> **Brief**: Wherever the string "française" appears in the entries below, return the line that holds it.

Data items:

* * * * * * * * *

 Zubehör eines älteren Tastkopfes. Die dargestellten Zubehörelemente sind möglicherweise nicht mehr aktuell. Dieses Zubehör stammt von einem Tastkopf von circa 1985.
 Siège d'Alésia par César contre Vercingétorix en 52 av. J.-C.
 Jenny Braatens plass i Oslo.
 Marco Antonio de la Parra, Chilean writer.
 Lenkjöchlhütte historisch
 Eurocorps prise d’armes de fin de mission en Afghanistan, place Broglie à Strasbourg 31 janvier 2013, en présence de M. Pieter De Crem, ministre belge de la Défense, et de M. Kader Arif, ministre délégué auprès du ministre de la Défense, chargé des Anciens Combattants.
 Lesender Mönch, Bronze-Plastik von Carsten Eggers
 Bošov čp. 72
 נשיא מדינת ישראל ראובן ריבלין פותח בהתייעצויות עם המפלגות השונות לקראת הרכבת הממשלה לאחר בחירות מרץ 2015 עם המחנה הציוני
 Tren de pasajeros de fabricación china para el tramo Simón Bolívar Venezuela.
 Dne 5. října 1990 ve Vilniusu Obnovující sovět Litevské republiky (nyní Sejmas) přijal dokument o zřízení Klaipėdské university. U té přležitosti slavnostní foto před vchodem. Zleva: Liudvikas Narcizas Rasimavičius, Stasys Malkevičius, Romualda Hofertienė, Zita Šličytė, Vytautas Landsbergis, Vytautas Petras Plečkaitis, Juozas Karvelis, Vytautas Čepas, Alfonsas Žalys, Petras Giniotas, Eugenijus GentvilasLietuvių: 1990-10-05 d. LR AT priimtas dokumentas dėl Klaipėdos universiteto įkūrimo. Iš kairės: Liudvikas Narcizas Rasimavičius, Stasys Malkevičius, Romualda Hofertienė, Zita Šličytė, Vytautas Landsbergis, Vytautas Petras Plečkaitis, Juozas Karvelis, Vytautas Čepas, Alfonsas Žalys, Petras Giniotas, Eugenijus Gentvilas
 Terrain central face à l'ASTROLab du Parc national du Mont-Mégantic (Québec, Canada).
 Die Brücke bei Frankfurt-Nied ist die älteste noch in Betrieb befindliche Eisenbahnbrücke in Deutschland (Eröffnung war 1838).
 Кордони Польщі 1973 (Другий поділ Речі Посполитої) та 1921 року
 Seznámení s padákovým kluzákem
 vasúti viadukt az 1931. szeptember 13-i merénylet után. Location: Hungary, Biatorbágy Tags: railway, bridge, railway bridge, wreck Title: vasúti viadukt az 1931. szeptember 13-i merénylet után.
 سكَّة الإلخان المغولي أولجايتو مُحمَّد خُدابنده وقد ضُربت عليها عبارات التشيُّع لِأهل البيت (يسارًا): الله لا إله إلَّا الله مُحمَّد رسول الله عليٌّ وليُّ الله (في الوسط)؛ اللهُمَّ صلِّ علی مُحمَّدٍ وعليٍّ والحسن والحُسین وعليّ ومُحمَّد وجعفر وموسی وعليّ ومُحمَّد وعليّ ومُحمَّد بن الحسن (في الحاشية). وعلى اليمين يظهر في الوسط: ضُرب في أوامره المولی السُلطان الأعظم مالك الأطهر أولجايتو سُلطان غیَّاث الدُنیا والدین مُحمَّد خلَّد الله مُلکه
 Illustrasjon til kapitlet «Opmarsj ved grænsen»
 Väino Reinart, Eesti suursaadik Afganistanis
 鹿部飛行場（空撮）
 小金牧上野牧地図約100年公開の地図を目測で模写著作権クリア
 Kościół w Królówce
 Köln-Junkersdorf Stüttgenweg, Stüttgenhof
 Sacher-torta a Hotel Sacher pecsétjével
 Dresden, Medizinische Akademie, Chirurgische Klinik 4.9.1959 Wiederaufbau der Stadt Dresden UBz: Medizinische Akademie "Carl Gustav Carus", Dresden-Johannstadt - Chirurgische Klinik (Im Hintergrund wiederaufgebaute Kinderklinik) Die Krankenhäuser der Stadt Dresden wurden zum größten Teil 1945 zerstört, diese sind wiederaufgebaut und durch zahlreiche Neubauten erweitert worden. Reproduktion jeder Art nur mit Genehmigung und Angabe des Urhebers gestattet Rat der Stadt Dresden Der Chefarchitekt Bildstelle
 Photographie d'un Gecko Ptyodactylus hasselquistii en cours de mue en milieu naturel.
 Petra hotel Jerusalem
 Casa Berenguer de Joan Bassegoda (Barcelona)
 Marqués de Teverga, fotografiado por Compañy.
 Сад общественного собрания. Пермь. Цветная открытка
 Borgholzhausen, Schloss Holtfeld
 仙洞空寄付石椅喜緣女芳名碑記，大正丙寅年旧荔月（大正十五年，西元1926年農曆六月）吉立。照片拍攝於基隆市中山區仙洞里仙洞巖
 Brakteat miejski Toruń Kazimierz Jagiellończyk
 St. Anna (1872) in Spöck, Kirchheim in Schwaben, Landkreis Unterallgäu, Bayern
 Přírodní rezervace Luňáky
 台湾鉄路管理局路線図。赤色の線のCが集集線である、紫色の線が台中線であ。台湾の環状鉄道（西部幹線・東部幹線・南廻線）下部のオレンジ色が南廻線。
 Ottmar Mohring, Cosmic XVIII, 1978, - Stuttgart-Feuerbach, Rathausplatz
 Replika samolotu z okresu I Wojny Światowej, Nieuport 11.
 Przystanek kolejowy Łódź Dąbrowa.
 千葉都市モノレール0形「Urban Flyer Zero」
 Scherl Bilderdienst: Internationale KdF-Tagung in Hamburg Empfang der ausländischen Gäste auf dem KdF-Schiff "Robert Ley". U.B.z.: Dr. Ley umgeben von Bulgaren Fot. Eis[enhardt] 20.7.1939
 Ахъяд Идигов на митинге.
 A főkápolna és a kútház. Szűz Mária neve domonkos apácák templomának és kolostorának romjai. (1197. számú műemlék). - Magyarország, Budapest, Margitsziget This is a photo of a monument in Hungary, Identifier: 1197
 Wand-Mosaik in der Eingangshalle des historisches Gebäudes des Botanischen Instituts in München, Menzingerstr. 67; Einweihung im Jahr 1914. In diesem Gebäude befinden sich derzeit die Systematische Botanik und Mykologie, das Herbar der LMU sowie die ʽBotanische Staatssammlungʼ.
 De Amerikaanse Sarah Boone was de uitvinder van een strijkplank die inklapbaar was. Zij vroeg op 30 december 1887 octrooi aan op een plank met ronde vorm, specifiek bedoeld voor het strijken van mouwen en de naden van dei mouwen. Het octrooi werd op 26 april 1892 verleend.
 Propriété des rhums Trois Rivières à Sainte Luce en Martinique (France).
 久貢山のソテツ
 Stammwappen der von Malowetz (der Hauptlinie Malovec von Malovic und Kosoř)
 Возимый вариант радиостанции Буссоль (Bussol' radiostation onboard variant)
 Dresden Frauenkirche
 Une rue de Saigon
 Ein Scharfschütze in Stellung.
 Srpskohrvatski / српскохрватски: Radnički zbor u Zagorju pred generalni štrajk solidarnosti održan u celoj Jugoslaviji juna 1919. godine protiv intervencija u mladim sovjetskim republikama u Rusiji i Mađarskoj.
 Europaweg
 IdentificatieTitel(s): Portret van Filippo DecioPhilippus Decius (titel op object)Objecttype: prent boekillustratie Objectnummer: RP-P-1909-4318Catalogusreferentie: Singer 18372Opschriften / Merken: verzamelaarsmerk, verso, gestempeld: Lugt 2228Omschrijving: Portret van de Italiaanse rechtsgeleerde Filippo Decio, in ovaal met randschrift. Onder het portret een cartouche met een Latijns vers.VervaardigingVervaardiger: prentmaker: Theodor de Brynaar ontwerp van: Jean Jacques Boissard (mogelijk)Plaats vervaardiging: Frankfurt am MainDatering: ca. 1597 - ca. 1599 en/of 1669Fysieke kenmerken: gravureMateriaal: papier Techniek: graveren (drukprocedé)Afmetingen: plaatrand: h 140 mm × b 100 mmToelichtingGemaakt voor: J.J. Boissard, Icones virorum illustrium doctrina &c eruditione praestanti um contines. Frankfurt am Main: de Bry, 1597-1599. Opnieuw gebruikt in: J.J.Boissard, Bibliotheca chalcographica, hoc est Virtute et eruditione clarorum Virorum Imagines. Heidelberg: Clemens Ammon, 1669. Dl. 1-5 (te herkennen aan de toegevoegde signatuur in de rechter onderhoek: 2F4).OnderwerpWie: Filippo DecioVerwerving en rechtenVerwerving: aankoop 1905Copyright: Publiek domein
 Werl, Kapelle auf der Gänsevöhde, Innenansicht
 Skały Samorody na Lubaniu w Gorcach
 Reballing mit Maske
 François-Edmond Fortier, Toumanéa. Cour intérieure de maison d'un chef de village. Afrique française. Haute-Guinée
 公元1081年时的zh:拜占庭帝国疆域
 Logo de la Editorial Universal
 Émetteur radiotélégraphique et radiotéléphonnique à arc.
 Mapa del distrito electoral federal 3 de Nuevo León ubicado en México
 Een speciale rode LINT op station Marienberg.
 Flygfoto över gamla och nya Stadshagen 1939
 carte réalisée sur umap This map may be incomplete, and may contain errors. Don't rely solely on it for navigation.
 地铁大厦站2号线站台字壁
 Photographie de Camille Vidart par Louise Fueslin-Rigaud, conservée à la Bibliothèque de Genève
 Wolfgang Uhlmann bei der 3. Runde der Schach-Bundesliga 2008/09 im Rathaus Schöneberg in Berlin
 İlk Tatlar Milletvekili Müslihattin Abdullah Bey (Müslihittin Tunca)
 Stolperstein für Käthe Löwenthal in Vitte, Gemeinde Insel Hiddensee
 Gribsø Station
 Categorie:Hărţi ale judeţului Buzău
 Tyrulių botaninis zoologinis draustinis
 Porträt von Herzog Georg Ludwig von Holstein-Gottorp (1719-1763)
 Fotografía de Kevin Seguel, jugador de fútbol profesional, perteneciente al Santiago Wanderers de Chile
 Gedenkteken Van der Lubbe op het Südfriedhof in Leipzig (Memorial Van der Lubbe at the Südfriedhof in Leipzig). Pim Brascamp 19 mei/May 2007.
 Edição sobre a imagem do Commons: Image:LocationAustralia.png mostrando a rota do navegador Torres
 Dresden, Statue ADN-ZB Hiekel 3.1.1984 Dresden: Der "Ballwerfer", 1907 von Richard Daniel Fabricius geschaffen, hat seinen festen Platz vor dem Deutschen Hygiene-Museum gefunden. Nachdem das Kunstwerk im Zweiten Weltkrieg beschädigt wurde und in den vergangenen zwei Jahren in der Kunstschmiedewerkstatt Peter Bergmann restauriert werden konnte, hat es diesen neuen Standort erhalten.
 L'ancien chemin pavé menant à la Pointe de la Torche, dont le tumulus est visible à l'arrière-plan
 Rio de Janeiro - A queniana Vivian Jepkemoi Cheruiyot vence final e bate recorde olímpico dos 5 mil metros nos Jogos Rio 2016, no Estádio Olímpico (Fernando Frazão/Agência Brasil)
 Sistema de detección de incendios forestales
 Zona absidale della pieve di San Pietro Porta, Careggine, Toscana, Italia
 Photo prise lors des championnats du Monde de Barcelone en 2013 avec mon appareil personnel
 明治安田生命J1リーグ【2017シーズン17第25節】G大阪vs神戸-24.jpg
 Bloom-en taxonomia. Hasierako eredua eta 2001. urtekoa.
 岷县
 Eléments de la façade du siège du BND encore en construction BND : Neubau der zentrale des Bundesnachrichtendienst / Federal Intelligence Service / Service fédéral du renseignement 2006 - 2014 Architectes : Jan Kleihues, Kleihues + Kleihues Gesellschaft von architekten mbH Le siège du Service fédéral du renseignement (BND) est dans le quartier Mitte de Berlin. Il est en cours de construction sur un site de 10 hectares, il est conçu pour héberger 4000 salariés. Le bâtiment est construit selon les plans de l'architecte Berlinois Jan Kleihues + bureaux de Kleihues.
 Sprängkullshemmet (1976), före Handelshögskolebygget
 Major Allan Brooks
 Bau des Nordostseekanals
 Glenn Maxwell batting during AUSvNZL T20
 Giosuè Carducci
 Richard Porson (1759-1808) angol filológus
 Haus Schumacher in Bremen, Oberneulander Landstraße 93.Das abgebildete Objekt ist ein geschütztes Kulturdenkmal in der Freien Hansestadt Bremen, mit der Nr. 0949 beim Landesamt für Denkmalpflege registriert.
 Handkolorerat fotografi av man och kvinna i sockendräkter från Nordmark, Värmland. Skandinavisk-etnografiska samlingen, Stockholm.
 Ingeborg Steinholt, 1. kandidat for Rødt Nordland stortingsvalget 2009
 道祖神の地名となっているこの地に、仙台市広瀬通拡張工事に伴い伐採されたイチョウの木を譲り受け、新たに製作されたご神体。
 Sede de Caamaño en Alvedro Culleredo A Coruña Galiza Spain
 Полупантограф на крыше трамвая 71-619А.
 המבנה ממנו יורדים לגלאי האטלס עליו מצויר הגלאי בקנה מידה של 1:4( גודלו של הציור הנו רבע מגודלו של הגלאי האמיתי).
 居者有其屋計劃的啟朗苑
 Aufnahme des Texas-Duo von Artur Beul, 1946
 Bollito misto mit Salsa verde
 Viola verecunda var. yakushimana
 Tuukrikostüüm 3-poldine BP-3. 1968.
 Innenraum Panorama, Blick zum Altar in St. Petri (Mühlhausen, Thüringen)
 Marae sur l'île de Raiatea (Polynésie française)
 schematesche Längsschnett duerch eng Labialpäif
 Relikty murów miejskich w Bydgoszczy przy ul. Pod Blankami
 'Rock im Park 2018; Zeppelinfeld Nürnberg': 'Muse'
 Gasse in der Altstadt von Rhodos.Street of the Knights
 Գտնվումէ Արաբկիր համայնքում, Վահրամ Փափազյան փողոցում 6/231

* * * * * * * * *

> **Task result**:
 François-Edmond Fortier, Toumanéa. Cour intérieure de maison d'un chef de village. Afrique française. Haute-Guinée
 Marae sur l'île de Raiatea (Polynésie française)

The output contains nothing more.